* **Recorded information**
################
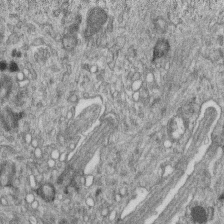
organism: Mouse
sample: Centriole in ependymal cells
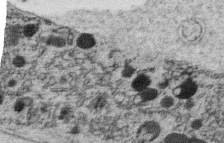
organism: C. elegans
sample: C. elegans oocyte; sperm cells
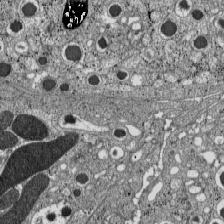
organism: C57BL Mouse
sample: Pancreatic islet
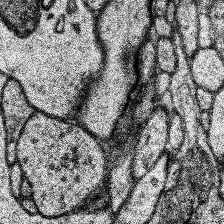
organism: Human
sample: Temporal Lobe
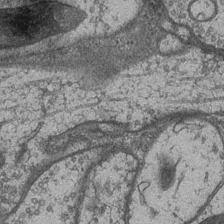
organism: Drosophila
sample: Optic medulla
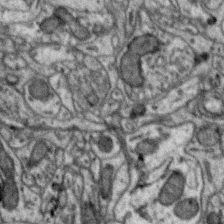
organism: Zebra finch
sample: Brain
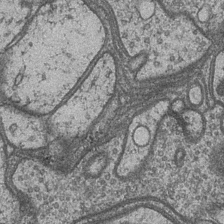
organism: Drosophila
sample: Optic medulla
################
* **Directions for this task**
Could you set down the data exactly as given, minus its pictures?

* **The answer**
organism: Mouse
sample: Centriole in ependymal cells
organism: C. elegans
sample: C. elegans oocyte; sperm cells
organism: C57BL Mouse
sample: Pancreatic islet
organism: Human
sample: Temporal Lobe
organism: Drosophila
sample: Optic medulla
organism: Zebra finch
sample: Brain
organism: Drosophila
sample: Optic medulla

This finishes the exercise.